Низкая стена, граничащая с озером, заставляет его резко остановиться. Он застывает в нерешительности, ему досадно, он не знает, что делать дальше. В конце концов садится на теплую каменную стену, свесив ноги над водой. Заросли кустов скрывают его от людей вдалеке; кажется, никто не замечает его присутствия. Это вызывает в нем ощущение покинутости, вовсе не приятное его натуре, однако сейчас он, тем не менее, черпает в нем некое мазохистское удовлетворение. Несколько секунд он праздно вглядывается в неглубокую толщу воды, прозрачной, почти недвижной, где деловито перемещаются стайки крохотных рыбешек. Вода чистая, но с виду кажется тепловатой, застоявшейся — на каменном дне озера скопились неаппетитные отбросы. По мелководью к прибрежным камням движется, извиваясь в воде, черный, тонкий силуэт, похожий на уменьшенного угря, — это пиявка. Марсель, подавив возглас отвращения, отворачивается.

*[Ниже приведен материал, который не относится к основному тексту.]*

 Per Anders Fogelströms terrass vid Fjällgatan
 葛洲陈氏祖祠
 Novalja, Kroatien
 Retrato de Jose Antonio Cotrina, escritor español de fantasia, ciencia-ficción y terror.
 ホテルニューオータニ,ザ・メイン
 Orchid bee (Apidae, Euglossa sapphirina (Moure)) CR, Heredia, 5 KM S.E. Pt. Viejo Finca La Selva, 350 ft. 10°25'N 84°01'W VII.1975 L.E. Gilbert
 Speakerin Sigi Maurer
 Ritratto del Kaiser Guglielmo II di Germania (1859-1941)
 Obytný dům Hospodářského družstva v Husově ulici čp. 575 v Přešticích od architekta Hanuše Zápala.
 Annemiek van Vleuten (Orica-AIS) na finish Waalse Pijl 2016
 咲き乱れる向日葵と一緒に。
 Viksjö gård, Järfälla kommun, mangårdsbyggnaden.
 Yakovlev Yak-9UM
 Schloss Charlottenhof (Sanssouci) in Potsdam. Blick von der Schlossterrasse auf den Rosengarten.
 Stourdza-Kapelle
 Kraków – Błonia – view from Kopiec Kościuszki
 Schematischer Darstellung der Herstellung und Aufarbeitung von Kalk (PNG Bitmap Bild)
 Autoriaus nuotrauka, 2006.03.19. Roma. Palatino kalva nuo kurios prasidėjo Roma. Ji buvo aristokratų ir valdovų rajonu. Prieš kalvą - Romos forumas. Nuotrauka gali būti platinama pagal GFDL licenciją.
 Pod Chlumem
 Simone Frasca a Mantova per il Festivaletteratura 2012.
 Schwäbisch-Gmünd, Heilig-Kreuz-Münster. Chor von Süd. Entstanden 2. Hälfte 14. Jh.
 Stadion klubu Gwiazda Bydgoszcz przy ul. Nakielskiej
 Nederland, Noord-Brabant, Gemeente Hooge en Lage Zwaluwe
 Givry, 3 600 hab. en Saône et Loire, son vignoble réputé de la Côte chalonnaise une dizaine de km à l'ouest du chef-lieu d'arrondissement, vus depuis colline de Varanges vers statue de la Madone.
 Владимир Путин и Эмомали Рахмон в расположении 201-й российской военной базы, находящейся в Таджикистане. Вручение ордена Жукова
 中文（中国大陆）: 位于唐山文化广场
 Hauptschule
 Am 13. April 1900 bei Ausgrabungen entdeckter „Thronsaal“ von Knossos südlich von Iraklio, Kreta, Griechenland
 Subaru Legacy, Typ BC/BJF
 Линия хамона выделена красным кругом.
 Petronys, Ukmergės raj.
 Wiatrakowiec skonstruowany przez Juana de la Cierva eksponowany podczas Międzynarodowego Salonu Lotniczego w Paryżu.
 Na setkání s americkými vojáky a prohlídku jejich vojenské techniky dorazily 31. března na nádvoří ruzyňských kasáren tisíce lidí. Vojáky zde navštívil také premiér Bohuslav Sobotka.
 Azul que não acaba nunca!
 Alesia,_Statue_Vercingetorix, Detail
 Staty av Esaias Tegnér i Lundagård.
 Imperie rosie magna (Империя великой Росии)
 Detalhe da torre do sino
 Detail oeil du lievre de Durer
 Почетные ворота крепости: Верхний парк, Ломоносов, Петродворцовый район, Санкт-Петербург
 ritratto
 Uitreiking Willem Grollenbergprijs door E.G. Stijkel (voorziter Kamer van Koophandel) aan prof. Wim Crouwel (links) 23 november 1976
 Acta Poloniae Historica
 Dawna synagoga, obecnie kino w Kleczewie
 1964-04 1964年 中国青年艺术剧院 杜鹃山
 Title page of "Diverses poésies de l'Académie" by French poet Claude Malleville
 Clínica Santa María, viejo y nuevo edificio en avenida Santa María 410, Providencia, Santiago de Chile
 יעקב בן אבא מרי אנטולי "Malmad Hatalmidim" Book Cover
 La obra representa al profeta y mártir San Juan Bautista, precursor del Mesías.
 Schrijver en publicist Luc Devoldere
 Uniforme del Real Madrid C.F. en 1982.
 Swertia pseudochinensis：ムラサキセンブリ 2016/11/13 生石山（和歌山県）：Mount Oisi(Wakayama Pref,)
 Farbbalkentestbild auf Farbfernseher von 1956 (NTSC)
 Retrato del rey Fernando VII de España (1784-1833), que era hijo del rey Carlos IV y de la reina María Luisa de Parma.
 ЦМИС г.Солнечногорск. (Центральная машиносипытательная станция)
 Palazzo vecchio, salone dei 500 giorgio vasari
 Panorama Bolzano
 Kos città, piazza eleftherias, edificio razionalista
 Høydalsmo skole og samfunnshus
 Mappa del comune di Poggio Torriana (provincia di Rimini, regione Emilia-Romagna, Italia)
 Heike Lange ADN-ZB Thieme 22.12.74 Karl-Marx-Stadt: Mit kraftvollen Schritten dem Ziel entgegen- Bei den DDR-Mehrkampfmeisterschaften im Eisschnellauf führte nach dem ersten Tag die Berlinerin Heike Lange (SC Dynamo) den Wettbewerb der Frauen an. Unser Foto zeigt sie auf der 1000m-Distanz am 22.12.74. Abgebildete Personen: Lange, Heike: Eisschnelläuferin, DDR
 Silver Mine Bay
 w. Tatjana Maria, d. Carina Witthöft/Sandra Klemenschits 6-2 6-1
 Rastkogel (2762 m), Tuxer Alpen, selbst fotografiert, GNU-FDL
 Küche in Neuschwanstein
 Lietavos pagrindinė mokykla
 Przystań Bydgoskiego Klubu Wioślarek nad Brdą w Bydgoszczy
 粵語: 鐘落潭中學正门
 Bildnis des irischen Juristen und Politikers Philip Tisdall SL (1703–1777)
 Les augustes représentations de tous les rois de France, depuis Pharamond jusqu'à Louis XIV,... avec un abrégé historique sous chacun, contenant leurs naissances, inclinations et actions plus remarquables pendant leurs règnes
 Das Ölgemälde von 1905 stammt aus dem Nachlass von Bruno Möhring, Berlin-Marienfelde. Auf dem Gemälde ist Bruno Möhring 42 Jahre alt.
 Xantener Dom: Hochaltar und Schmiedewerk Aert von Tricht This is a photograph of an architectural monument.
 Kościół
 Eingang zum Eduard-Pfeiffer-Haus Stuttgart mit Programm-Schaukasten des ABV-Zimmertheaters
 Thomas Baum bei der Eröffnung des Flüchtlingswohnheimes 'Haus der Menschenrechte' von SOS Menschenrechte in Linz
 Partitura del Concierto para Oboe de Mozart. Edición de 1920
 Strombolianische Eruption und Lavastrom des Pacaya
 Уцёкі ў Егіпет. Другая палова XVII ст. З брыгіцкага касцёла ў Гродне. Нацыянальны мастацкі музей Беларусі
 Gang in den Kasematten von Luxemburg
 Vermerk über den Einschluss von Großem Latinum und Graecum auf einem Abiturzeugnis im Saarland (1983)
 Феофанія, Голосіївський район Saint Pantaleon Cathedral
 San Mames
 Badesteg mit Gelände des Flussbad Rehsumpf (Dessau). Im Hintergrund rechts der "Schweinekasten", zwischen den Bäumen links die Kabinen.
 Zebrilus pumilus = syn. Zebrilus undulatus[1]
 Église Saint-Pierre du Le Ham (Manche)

Взгляд его падает на весельную лодку в нескольких ярдах от него. Обычно лодка прикована к железному кольцу в стене, но сейчас она лишь некрепко привязана свернутым в узел канатом. Он смутно припоминает, что видел, как преподавательница гимнастики снимала висячий замок, пока он сидел за чаем. Возможно, кто-то из пациентов собирается покататься. Что ж, это его так же мало интересует, как и теннис. Он поднимает глаза — широко раскрытые, яркие, беспокойные — и видит прямо перед собой, за гладью воды, французский берег, горы и холмы пониже, увенчанные бесчисленными тополями.
В тот же миг в его мозгу проносится новая череда мыслей. «Мне уже давно пора домой. Я должен вернуться к работе, иначе потеряю все свои связи. Судебный адвокат не может себе позволить так долго находиться в отпуске, даже если у него богатая жена…» Он пытается сообразить, сколько месяцев провел в клинике, но подсчет ему почему-то не дается, и эта неспособность сосредоточиться на простом вопросе, связанном с датами, усиливает его общее расстройство. «В этом проклятом месте все дни похожи… Тут совершенно теряешь счет времени», — сердито думает он. И дальше: «Почему они меня тут держат? Я вполне хорошо себя чувствую; да у меня никогда и не было серьезных неполадок. Я перетрудился; мне попросту требовался отдых. Теперь я в превосходной форме, а они все равно держат меня тут… заставляют болтаться без дела, терять время». Он хмурится, вспоминая о врачах, об уклончивых ответах, которыми они встречают его предложения назначить день отъезда. «Ну конечно, у них одна забота — деньги; все они, как стая акул, пытаются выжать из нас что только можно».